Public and private schools at all levels need teachers with backgrounds in political science. Elementary and secondary schools need social studies teachers and many states now require elementary and secondary teachers to have courses in American government and politics. Two and four year colleges and universities need teachers to teach political science and public administration. The UW-L Political Science/Public Administration Department offers a political science major and minor for students in elementary and secondary education. Students seeking promotion to principal often include the public administration major. In addition, the Department offers the course work necessary for students seeking to go on to graduate school to become college professors and researchers at research institutes.
Journalism and Mass Media
Many careers in print and broadcast media require backgrounds in political science and public administration. Reporters covering politics and government, broadcasters of news and news specials, and experts on laws regulating the broadcast media are a few examples of careers in journalism and mass media where political science majors and minors can find jobs. News departments are among the largest departments at radio and TV stations. News services such as Reuters, UPI (United Press International), and AP (Associated Press) need people knowledgeable in government and politics, both domestic and international.

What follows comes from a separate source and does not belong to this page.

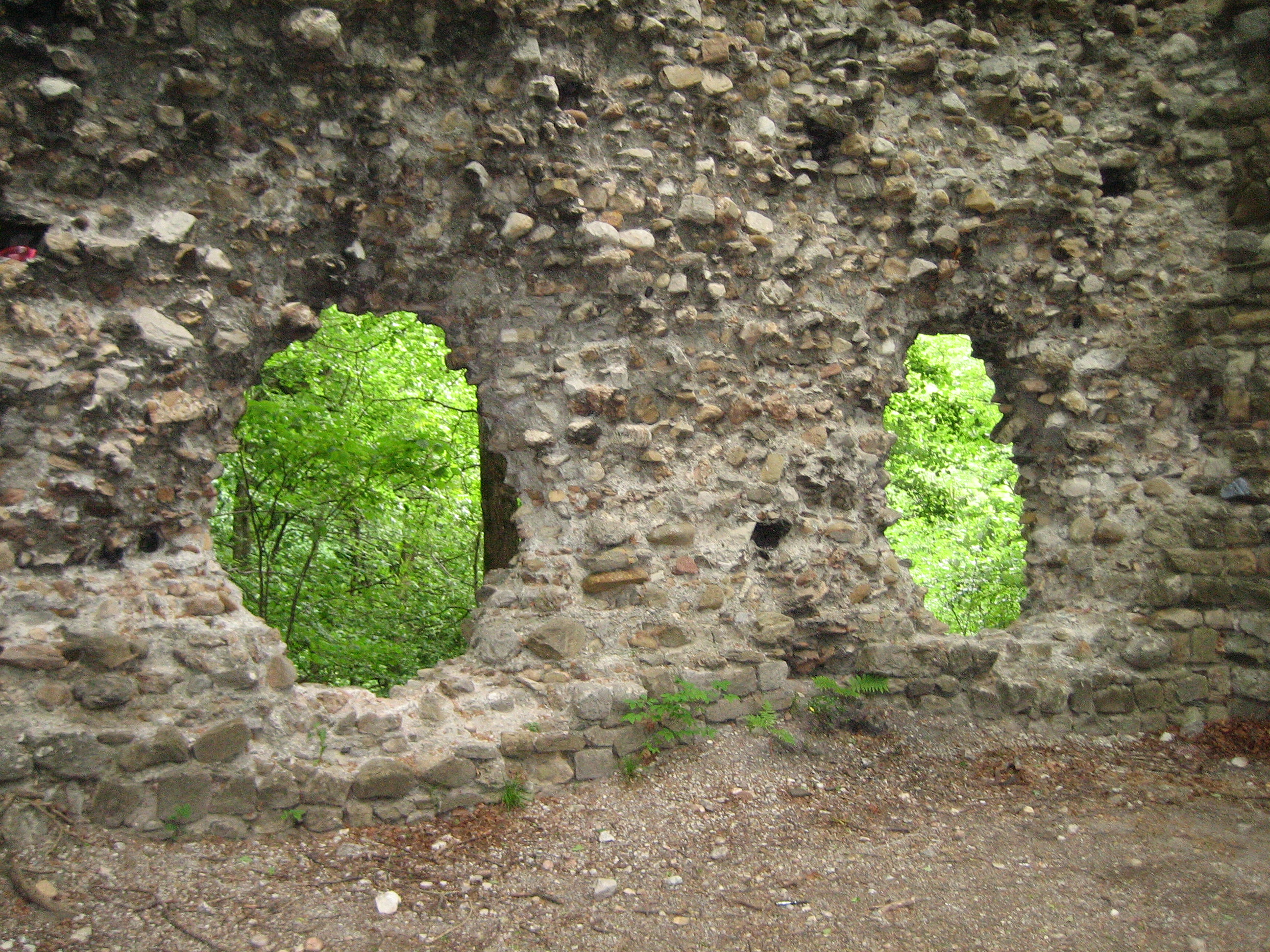 Ruine Niederwindegg: innen

A political science and/or public administration major is valuable for those seeking political careers. These include running for elective office whether it be a city council, local school board, the state legislature, governor, the U.S. Congress, or President. But we can also include a large number of other political careers. For example: legislative aides, lobbyists for interest groups, campaign workers and organizers.
Research and Consulting
Political scientists possess the kind of skills and background necessary for research and consulting work. There are now many firms that provide research and consulting expertise on a contract basis to business and governments. A background in government and public policy is a significant plus and those in public administration can find opportunities to provide consulting expertise to local governments.
Interest Groups, Professional Associations, and Non-Profit Organizations
There are now some 14,000 interest groups and associations. Virtually all have a government affairs department or staff whose job is to represent the group before the government (to lobby), gather data and do research, and influence public policy. Some interest groups and associations are tied to business, others to labor, environment, education, and medicine. In addition, the role of non-profit organizations (from the Red Cross to the Girl or Boy Scouts to the United Way) has greatly increased in recent years with over one million non-profit organizations in the United States alone.
Overall, there are many different kinds of job opportunities and occupations open to political science and public administration majors and minors. What counts most is the liberal studies background and training of the political science and/or public administration major and minor. Political science and public administration majors and minors compete very favorably with other liberal studies majors and minors and the political science/public administration major/minor is great preparation for law and graduate school programs.